**Your goal:** Among the records below, find the line that has "Lichtdom in Kaohsiung Taiwan"; from there, give the lines again exactly, and stop after the line that has "Emil Krebs Grabstein Stahnsdorf".

**Given records:**
========

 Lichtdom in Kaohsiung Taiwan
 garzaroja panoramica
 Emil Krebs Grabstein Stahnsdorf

========

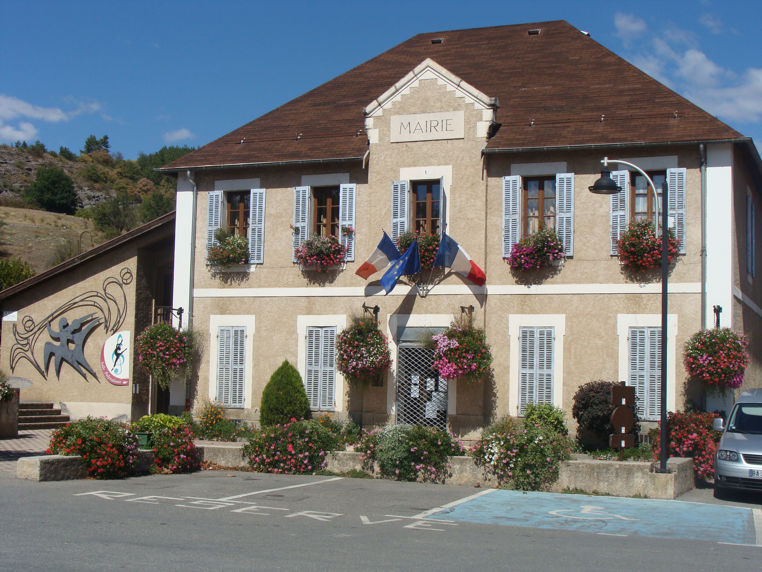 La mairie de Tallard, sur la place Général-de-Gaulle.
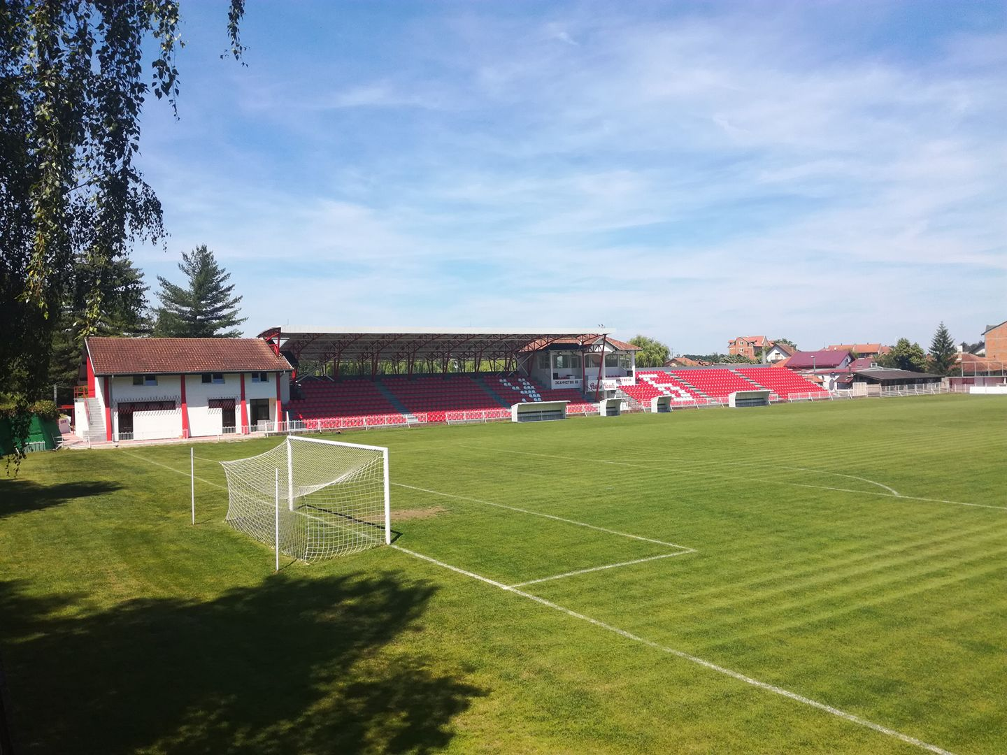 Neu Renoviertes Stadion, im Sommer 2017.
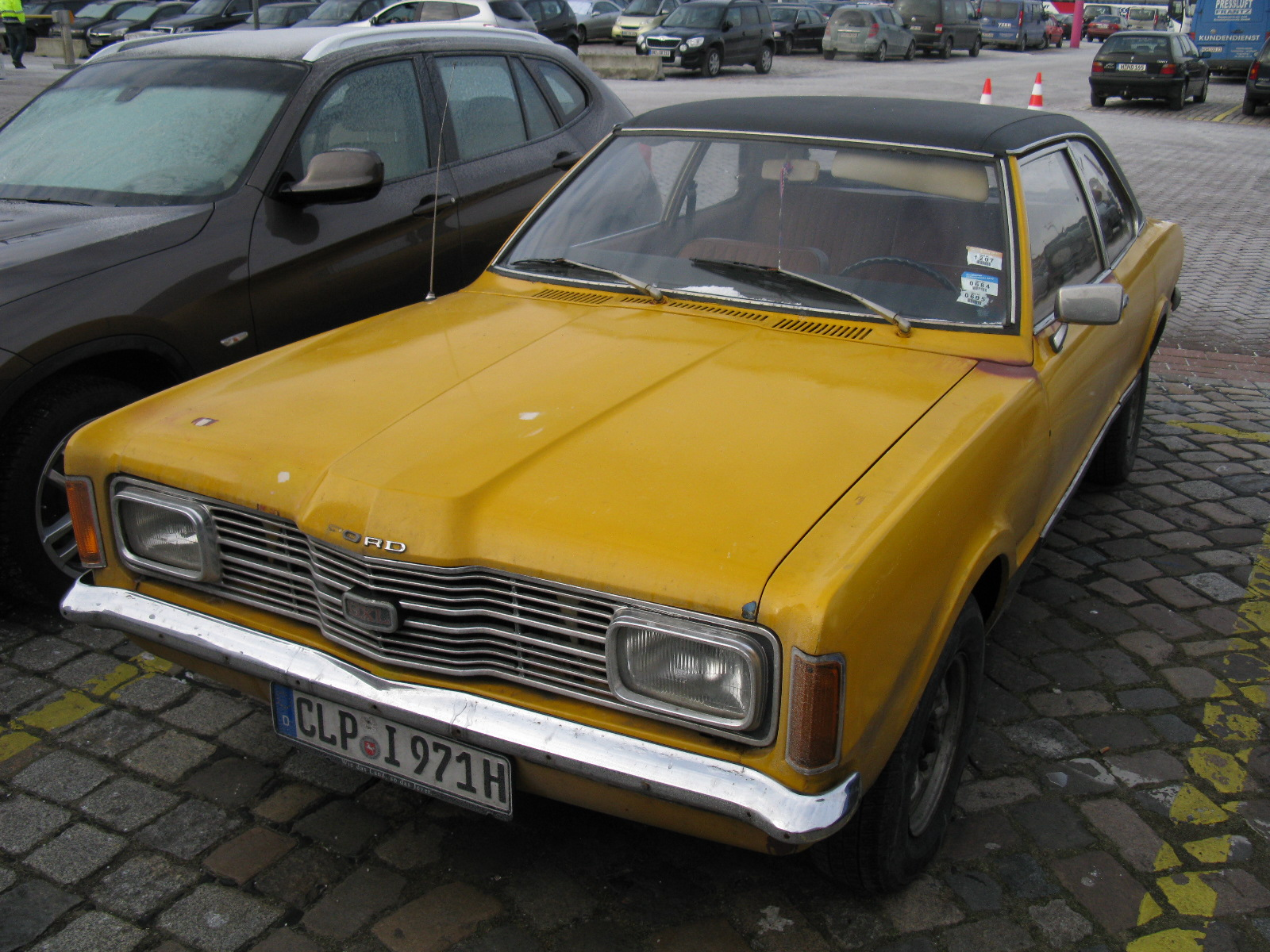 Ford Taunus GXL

========

**Solution:**
 Lichtdom in Kaohsiung Taiwan
 garzaroja panoramica
 Emil Krebs Grabstein Stahnsdorf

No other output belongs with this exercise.